My tests ran overnight without failure. So that is approximately 16 hours of running the scripts, and more than 2.7 million successful diffs while moving the ip service every ten seconds. My cluster.conf and scripts were identical to the ones attached to this bz except for the following: (1) I am using a three-node cluster instead of two, but I am only switching the ip service between two of the nodes. (2) My cluster.conf specifies my cluster id, node names, IP addresses and fencing specifics. (3) My cluster.conf does not specify the additional dev2-mgmt, snapshot, or email_notifier services. Obviously, my hardware is different too, so there are potential timing issues.

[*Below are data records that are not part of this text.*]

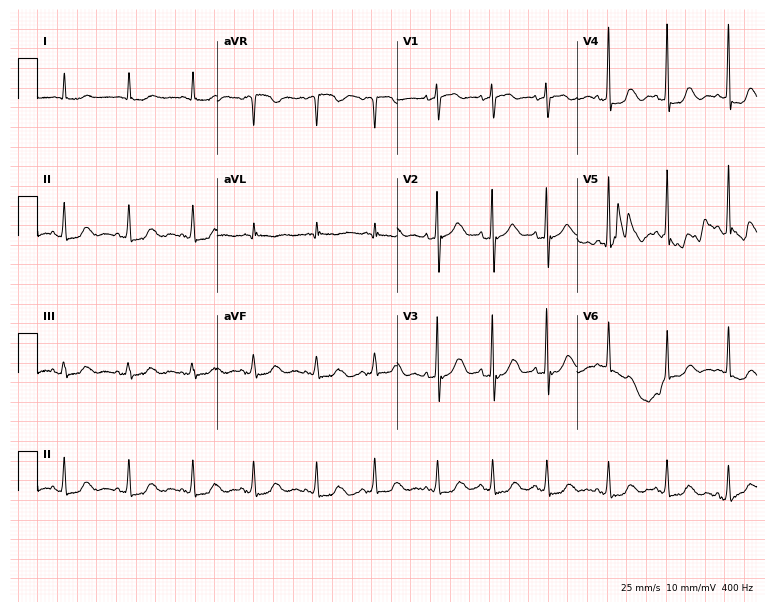
Electrocardiogram (7.3-second recording at 400 Hz), a 79-year-old female patient. Overall reading on record: normal ECG.
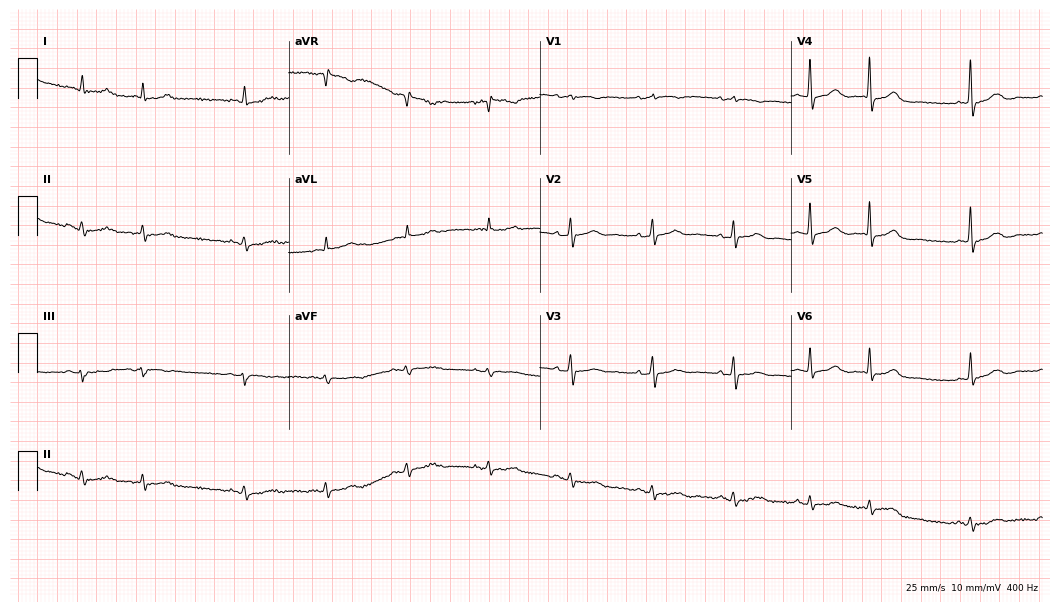
Resting 12-lead electrocardiogram. Patient: a woman, 84 years old. None of these six findings is recorded: first-degree AV block, right bundle branch block (RBBB), left bundle branch block (LBBB), sinus bradycardia, atrial fibrillation (AF), sinus tachycardia. Findings outside these six are not listed.
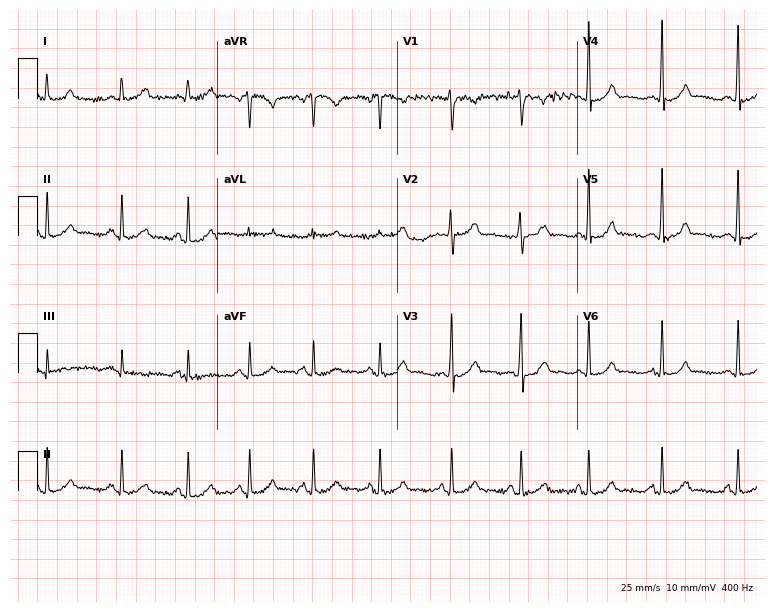
Resting 12-lead electrocardiogram (7.3-second recording at 400 Hz). Patient: a female, 31 years old. Read as a normal ECG.
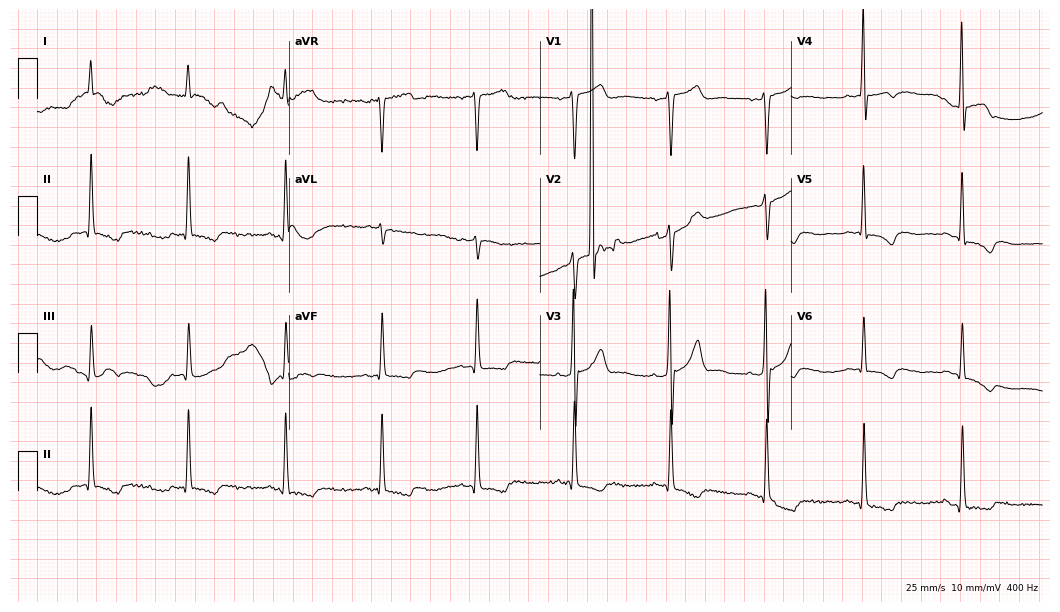
12-lead ECG from a man, 82 years old. No first-degree AV block, right bundle branch block, left bundle branch block, sinus bradycardia, atrial fibrillation or sinus tachycardia recorded for this tracing.
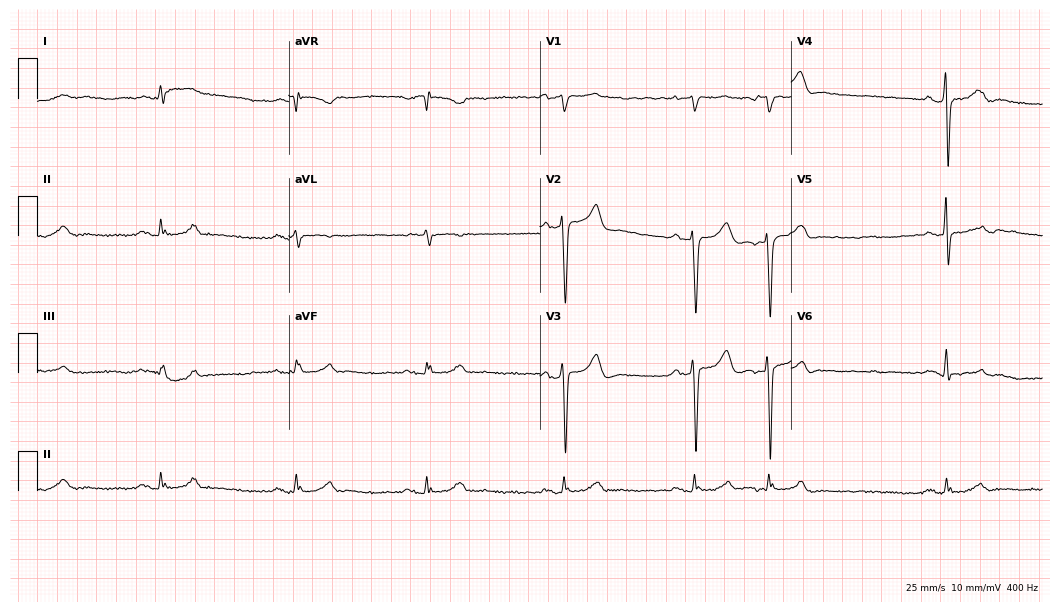
12-lead ECG from a male patient, 72 years old. Findings include sinus bradycardia (a sinus rate of 50 beats per minute or less).
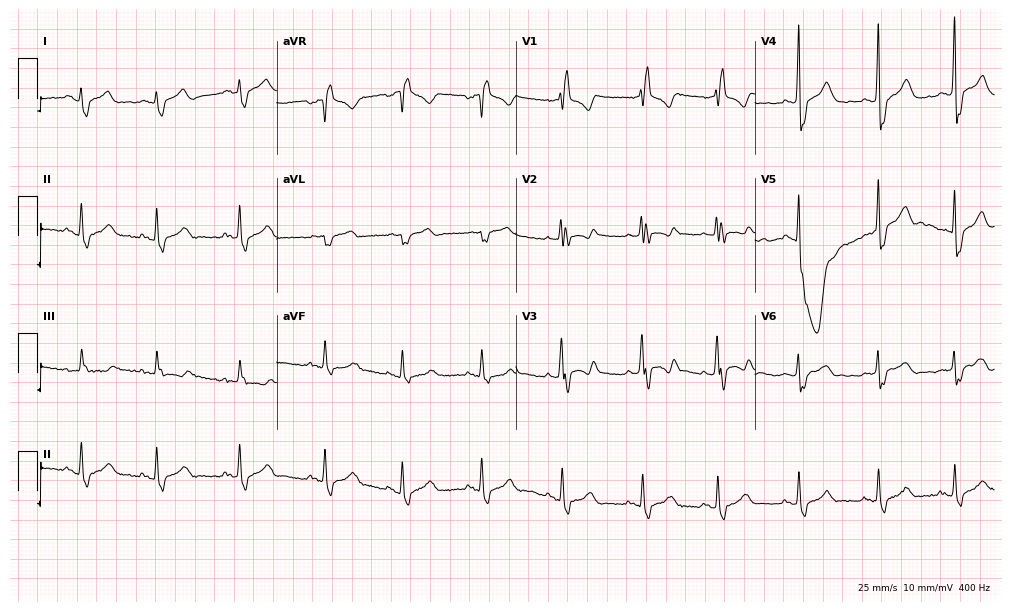
12-lead ECG (9.8-second recording at 400 Hz) from a 36-year-old man. Findings include right bundle branch block.
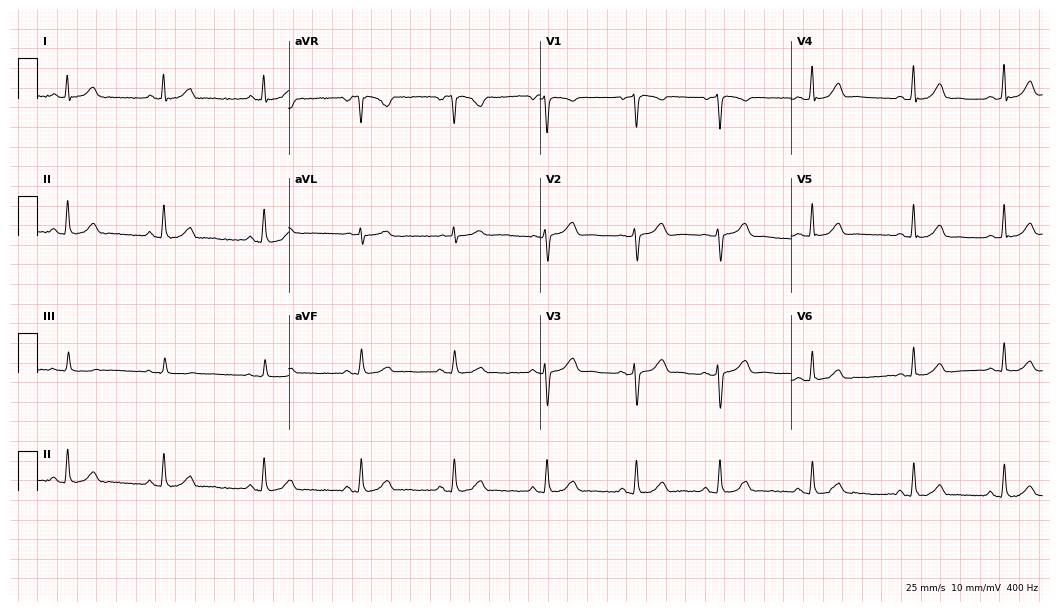
12-lead ECG (10.2-second recording at 400 Hz) from a 48-year-old woman. Labelled as a normal ECG.
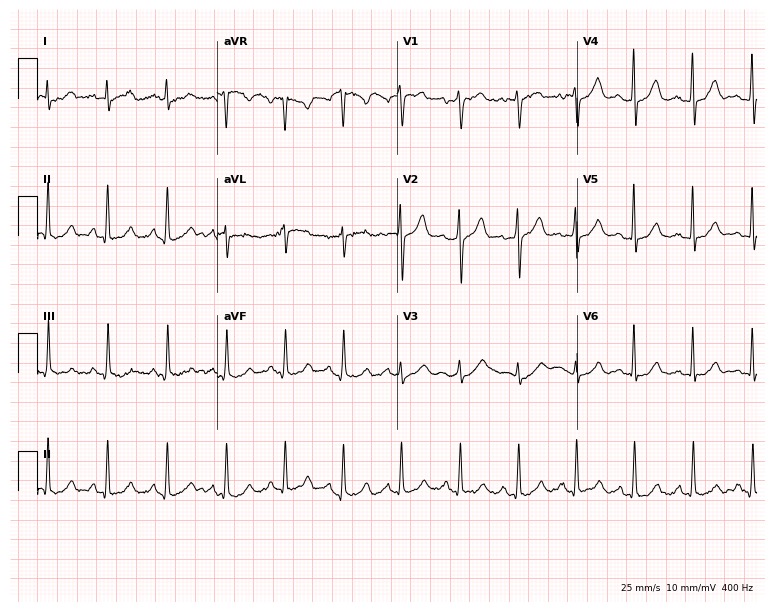
Resting 12-lead electrocardiogram (7.3-second recording at 400 Hz). Patient: a female, 36 years old. Read as a normal ECG.

We are running the 2.6.9-22 kernel with the following rpms: ccs-1.0.2-0.x86_64.rpm ccs-debuginfo-1.0.2-0.x86_64.rpm ccs-devel-1.0.2-0.x86_64.rpm cman-1.0.4-0.x86_64.rpm cman-debuginfo-1.0.4-0.x86_64.rpm cman-devel-1.0.4-0.x86_64.rpm cman-kernheaders-2.6.9-41.0.x86_64.rpm dlm-1.0.0-5.x86_64.rpm dlm-debuginfo-1.0.0-5.x86_64.rpm dlm-devel-1.0.0-5.x86_64.rpm dlm-kernheaders-2.6.9-39.1.x86_64.rpm dmraid-1.0.0.rc8-1_RHEL4_U2.x86_64.rpm dmraid-debuginfo-1.0.0.rc8-1_RHEL4_U2.x86_64.rpm fence-1.32.10-0.x86_64.rpm fence-debuginfo-1.32.10-0.x86_64.rpm GFS-6.1.3-0.x86_64.rpm GFS-debuginfo-6.1.3-0.x86_64.rpm GFS-kernheaders-2.6.9-45.0.x86_64.rpm gnbd-1.0.2-0.x86_64.rpm gnbd-debuginfo-1.0.2-0.x86_64.rpm gnbd-kernheaders-2.6.9-9.14.x86_64.rpm gulm-1.0.4-0.x86_64.rpm gulm-debuginfo-1.0.4-0.x86_64.rpm gulm-devel-1.0.4-0.x86_64.rpm iddev-2.0.0-3.x86_64.rpm iddev-debuginfo-2.0.0-3.x86_64.rpm iddev-devel-2.0.0-3.x86_64.rpm ipvsadm-1.24-6.x86_64.rpm ipvsadm-debuginfo-1.24-6.x86_64.rpm lvm2-cluster-2.01.14-1.0.RHEL4.x86_64.rpm lvm2-cluster-debuginfo-2.01.14-1.0.RHEL4.x86_64.rpm magma-1.0.3-2.x86_64.rpm magma-debuginfo-1.0.3-2.x86_64.rpm magma-devel-1.0.3-2.x86_64.rpm magma-plugins-1.0.5-0.x86_64.rpm magma-plugins-debuginfo-1.0.5-0.x86_64.rpm perl-Net-Telnet-3.03-3.noarch.rpm piranha-0.8.1-1.x86_64.rpm piranha-debuginfo-0.8.1-1.x86_64.rpm rgmanager-1.9.43-0.x86_64.rpm rgmanager-debuginfo-1.9.43-0.x86_64.rpm system-config-cluster-1.0.16-1.0.noarch.rpm
I reverted a bunch of the critical gfs code on my cluster back to gfs-kernel-2.6.9-45 based on comment #10 above. Tests ran for an hour and a half without failing. I looked at all the gfs, cman and rgmanager code changes made since gfs-kernel-2.6.9-45 but didn't see anything else that I thought would affect it except for the gfs changes I had previously reverted. Monday, I am going to start over with a different cluster (2-node) running the 2.6.9-22.0.1.EL kernel, and I'll start trying to reproduce the problem from there. If that fails, I'll begin upgrading it and see if the problem goes away with more recent code fixes.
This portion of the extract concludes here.